— Некоторые могут посчитать мое прибытие сюда... — глухо произнес Беляев, точно про себя, и рассеянно посмотрел на Гавохина.

Тот смутился. Но, как солдат, честный до конца, он вдруг встал, ибо решил, что комбриг упрекает его в чем- то и ждет откровенности.

— Каждый из нас был бы рад почетному фронтовому назначению.

— Спасибо, полковник Гавохин, — сухо сказал Беляев. — Вы все свободны.

Он понял то, чего недосказал седеющий командир полка. И тут же, устало откинувшись на спинку кресла, подумал, что сейчас поедет к Мельникам. Вызовет сани и поедет к Мельникам. Будет тяжело. Но он знал, что поедет.

2

Комбриг отпустил ординарца и вышел из штаба.

Необозримая снежная равнина, окованная с востока лесом, уходила, темнея, к потухшему горизонту, над которым, замерзая, сверкали яркие звезды. Лагерь спал тем крепким, солдатским сном, когда ничего не снится. Люди набирались сил на завтра. А завтра снова начнется суровая жизнь в маршах и походах, наступлении и обороне, стрельбе и атаке. Лагерь, погрузившись во тьму, спал, и комбриг вдруг почувствовал себя единственным часовым, охраняющим сон и покой бригады. Это было, разумеется, не так, ибо в каждой роте не спал дневальный, не спали часовые, дежурные, но ему стало хорошо от одной этой мысли, и не хотелось расставаться с нею. Да, он часовой бригады, армии, страны. Часовой Победы в глубоком тылу, он тоже приблизил этот радостный день.

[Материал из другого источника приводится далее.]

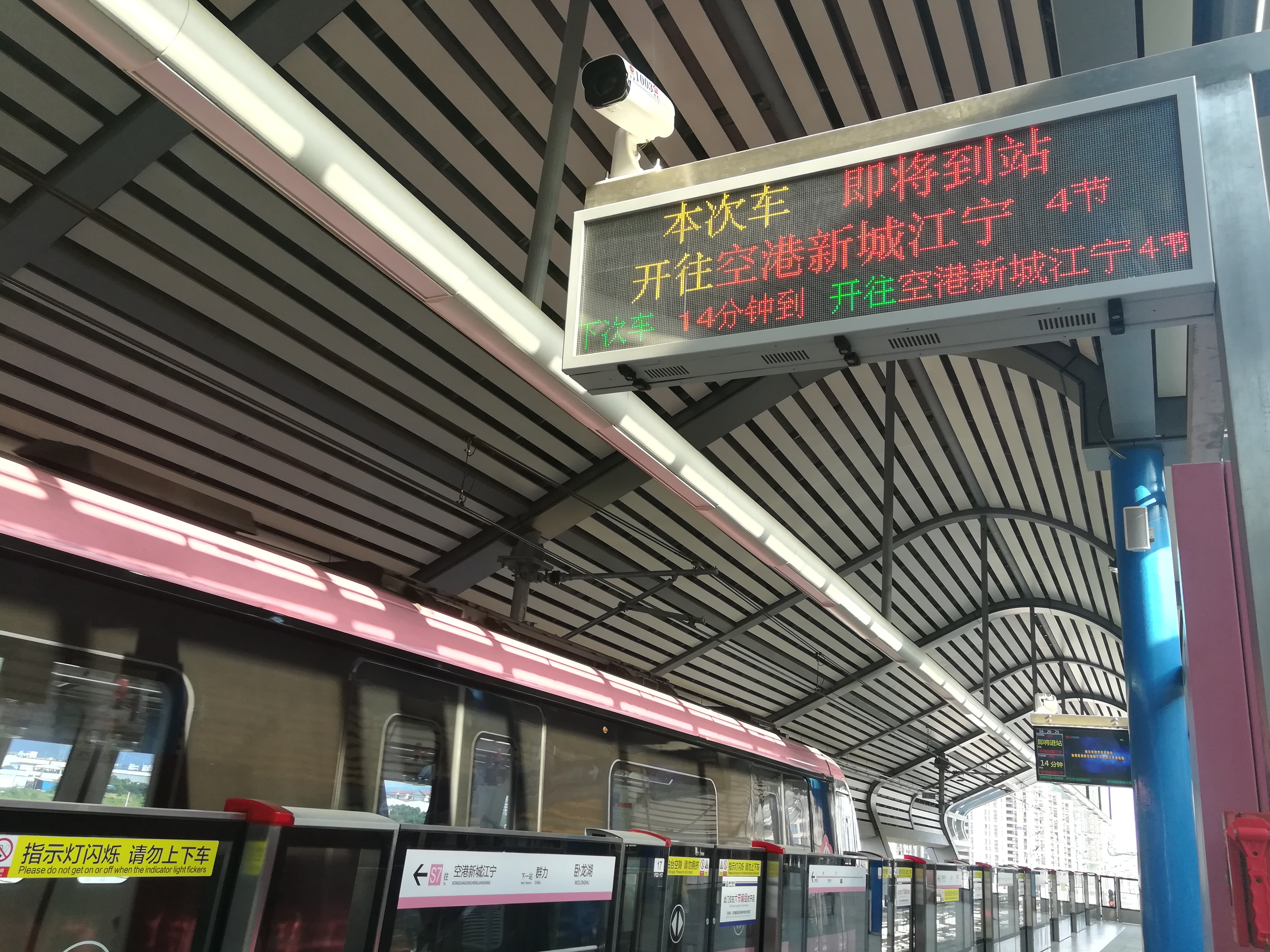 卧龙湖站，电子屏显示4节的列车到站。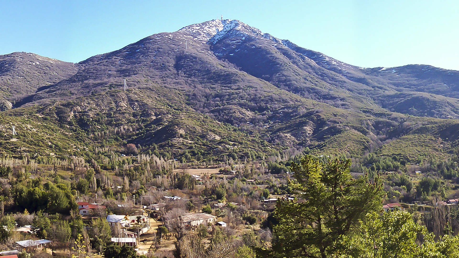 Cerro El Roble, sector La Capilla de Caleu. This is a photo of a national monument in Chile: 899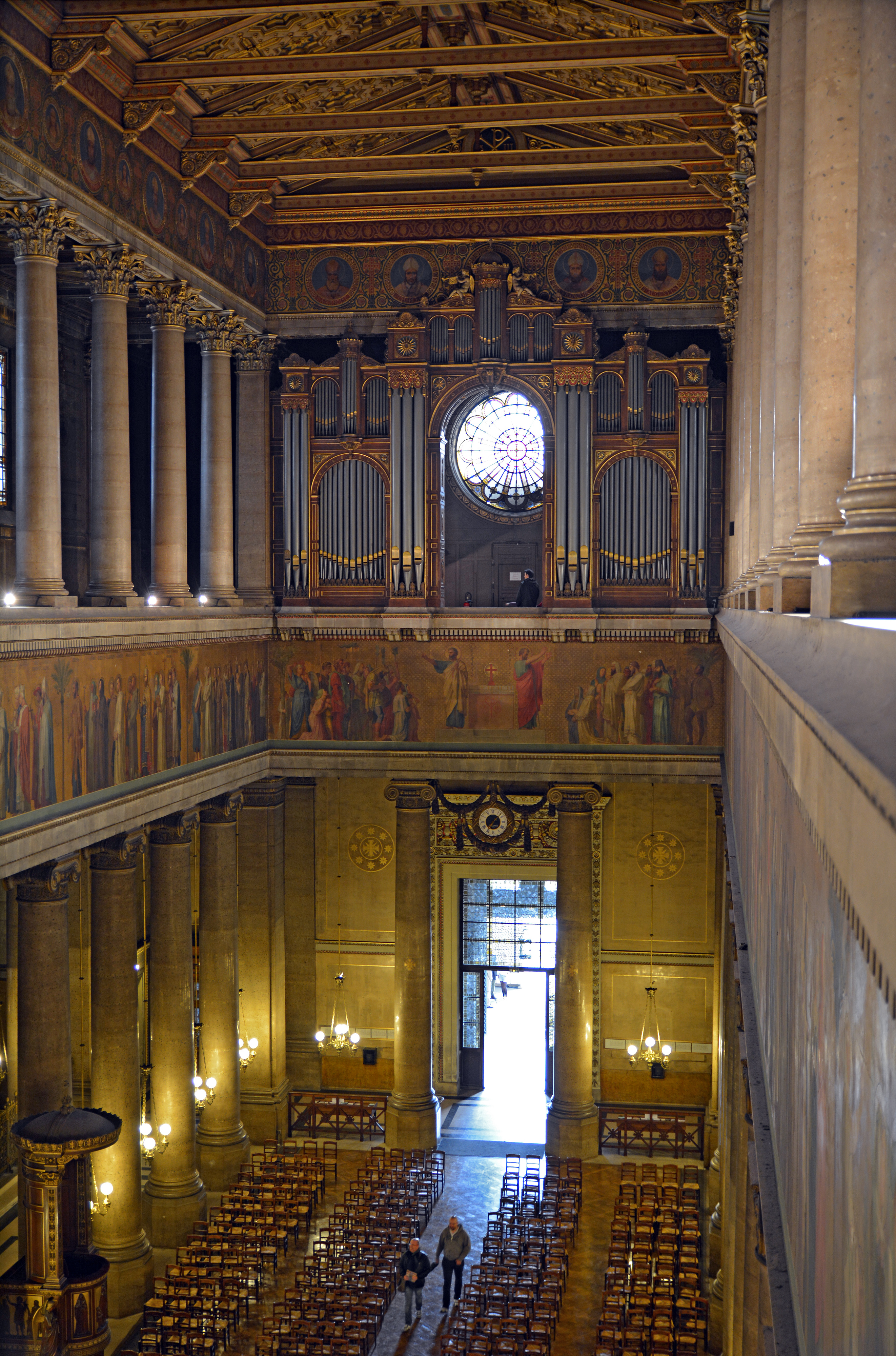 Église Saint-Vincent-de-Paul, Paris 10 arrdt, France. Vue depuis la galerie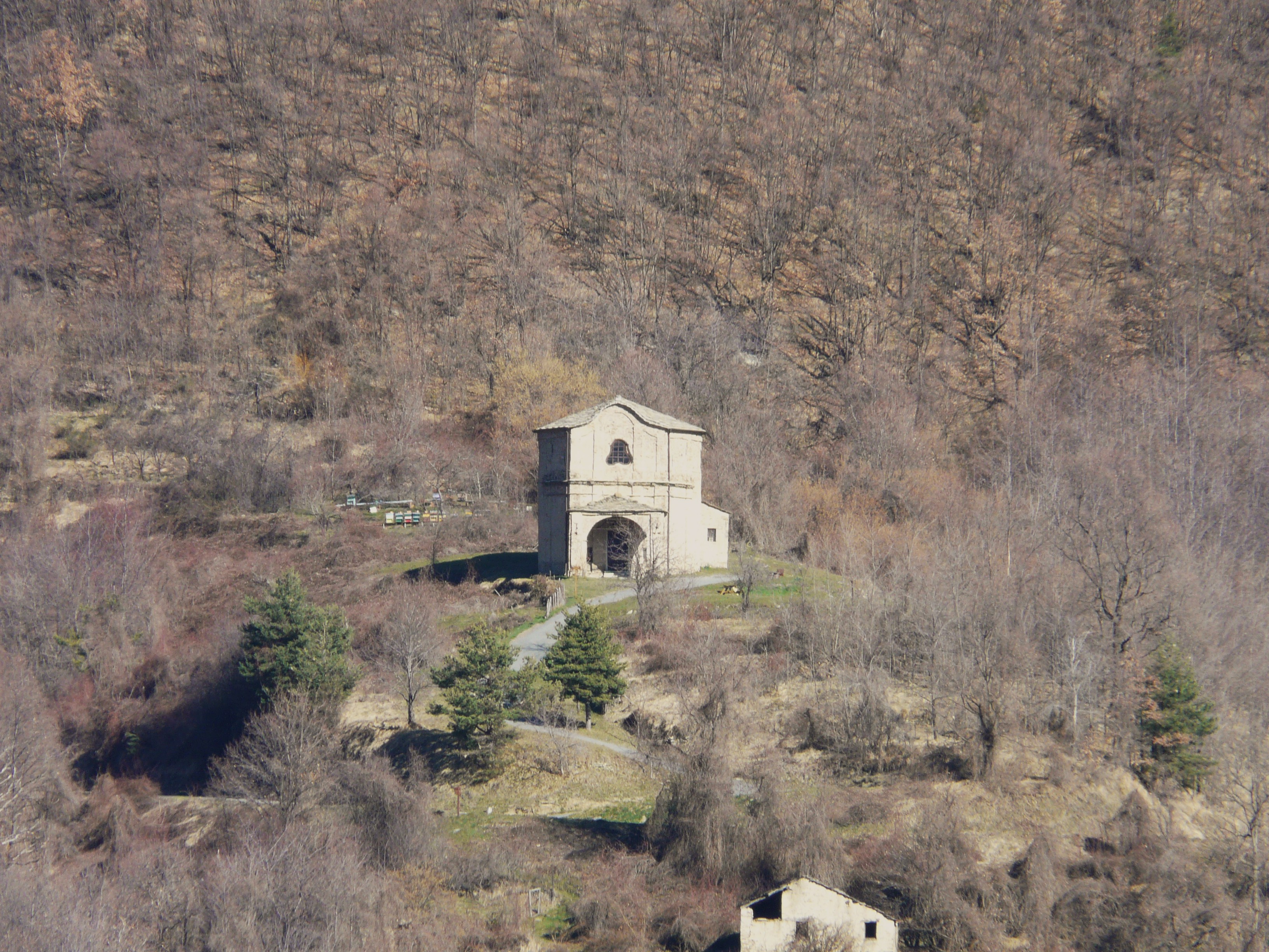 Santuario della Madonna dei Colombi, Mendatica, Liguria, Italia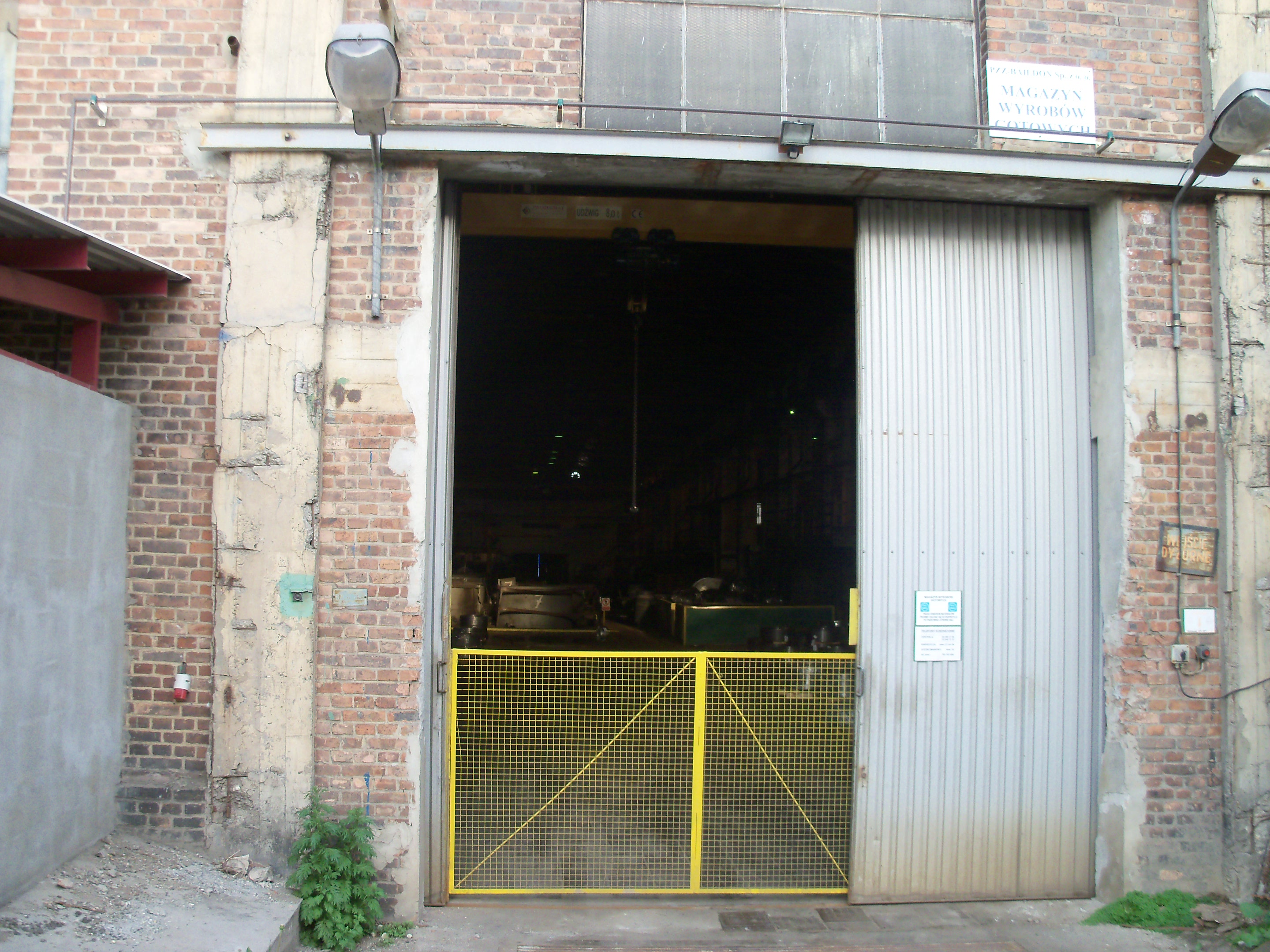 Huta Baildon w Katowicach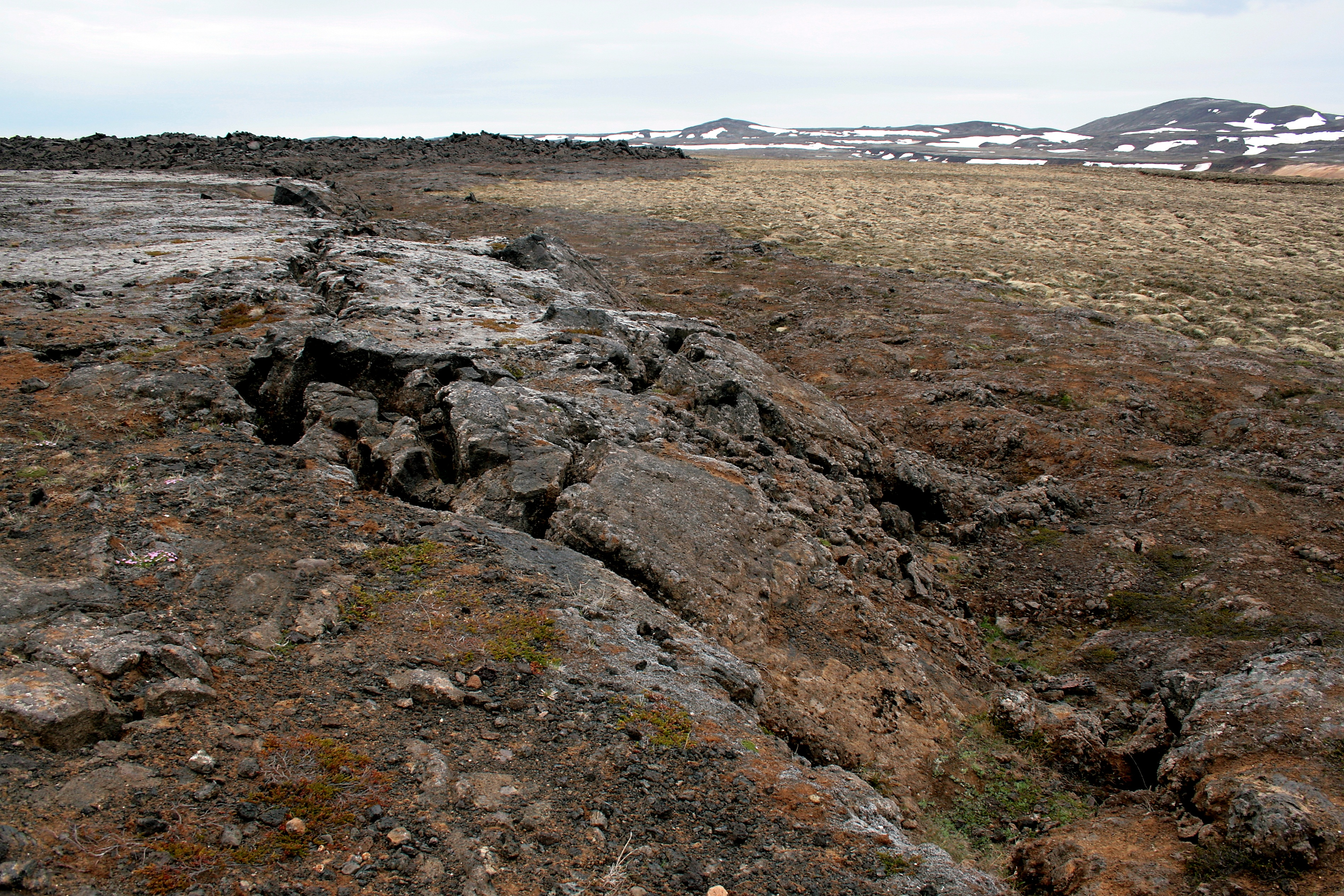 Nahe bei Leirhnjúkur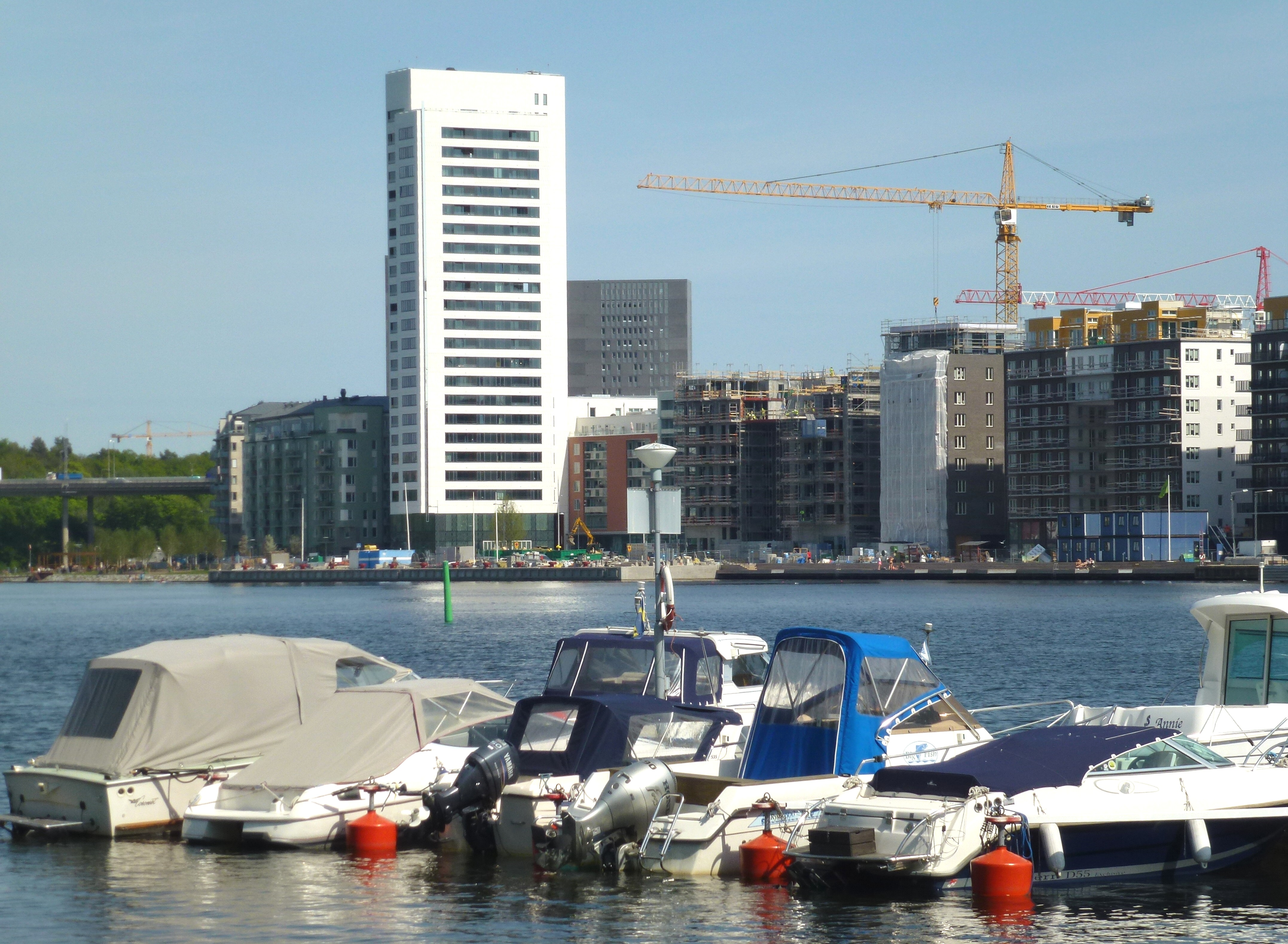 Hornsbergs strand och kv Lusten över Ulvsundasjön

Ему вдруг припомнился первый день... Летний лагерь, маршевая рота, отправленная со станции домой, и люди, люди, люди — множество людей, прошедших перед ним. Охотник Порошин и сталевар Руденко, Борский и Семерников, Щербак и Аренский, Солонцов с металлическими зубами и даже опытный Чернявский — все они и многие десятки других прошли перед его мысленным взором. Все повзрослели, окрепли, научились любить эту трудную, кропотливую работу в тылу во имя Победы, запламеневшей нынче над Волгой.

Вдали послышался знакомый перезвон бубенчиков. Приближались сани, вызванные предупредительным Агафоновым. Беляев подумал, что завтра нужно будет расчистить площадку перед штабом, убрать снег подальше. Не мешало бы коменданту самому замечать все это.

По снегу заскрипели чьи-то шаги. Беляев вздрогнул, Рядом стоял Щербак.

— Что тебе?

— Вам, товарищ полковник. От Наташи.

Беляев взял из рук Щербака бумажный треугольник,

— Уехала Наталья Ивановна. С праздника еще запросилась туда... в действующую. Ну, округ уважил. А это — вам лично.

— Спасибо.

Щербак исчез.

Беляеву почудилось, будто он и не появлялся.

Снова заскрипели шаги. Подошел Агафонов.

— Товарищ полковник, лошади...

— Не надо.

Яркие звезды тревожно мерцали в морозном небе. Зазвенели и растаяли, удаляясь, бубенчики. Все по-прежнему спало. И только он один, сжимая в руке письмо, зорко вглядывался в темноту, словно готовился опять в дорогу.